Under the restructure a ‘Kumul Trust’ will be created, according to media reports. The Prime Minister will hold what’s called a Kumul share, while PNG’s former prime ministers will hold an ordinary share.

‘By having former prime ministers as shareholders/trustees, we will be drawing from their wisdom and vast experience,’ O’Neill said.

‘There is some logic in this restructure, in that what you had there in the first place wasn’t created as a logical process,’ Paul Barker, executive director of the independent think-tank, the Institute of National Affairs told Business Advantage PNG. Barker said it was an anomaly that Petromin had not been given control over PNG’s 16.575 per cent interest in the LNG project.

Ok Tedi ownership restructure

O’Neill also foreshadowed last week a restructuring of the management of the Ok Tedi copper mine ‘to ensure its funds are managed in PNG and not in Singapore’.

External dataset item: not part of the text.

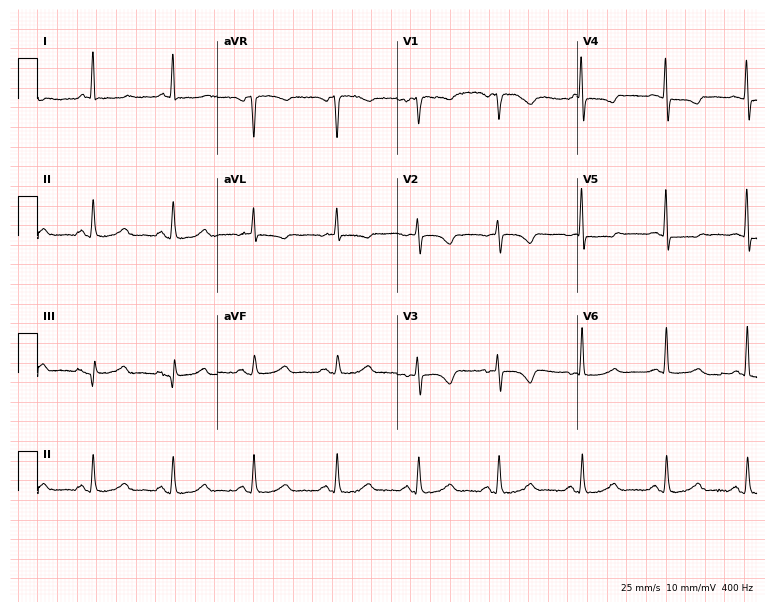
ECG — a female patient, 72 years old. Screened for six findings — first-degree AV block, right bundle branch block, left bundle branch block, sinus bradycardia, atrial fibrillation, sinus tachycardia — none is recorded.

In a two-page article in the Post Courier newspaper, O’Neill vowed to end what he termed ‘secret arrangements’ between the mine’s former owner, BHP Billiton, and PNG Sustainable Development Program Ltd (PNGSDP).

BHP created PNGSDP in 2002 to manage OK Tedi’s profits on behalf of the people of Western Province, as part of its exit strategy from PNG following massive environmental damage caused by the mine.

PNGSDP, with assets worth $US1.425 billion (K3.03 billion) at the end of 2011, is currently registered in Singapore.

‘When the [Ok Tedi mine] lease expires, the national government will put in place management arrangements that end any secret arrangements, and ensure that the people of Papua New Guinea, including the local landowners, have a say in the mine’s future and its management,’ O’Neill wrote. ‘We will ensure the PNGSDP is managed in Papua New Guinea, and its funds are held in Papua New Guinea, and used transparently for the good of the people of the Fly River [Western] Province, and the nation generally.’

O’Neill said that legislation will be tabled in Parliament before the September session this year. All staff of Petromin and the IPBC will be redeployed to the new entities, and will not suffer any loss of entitlements.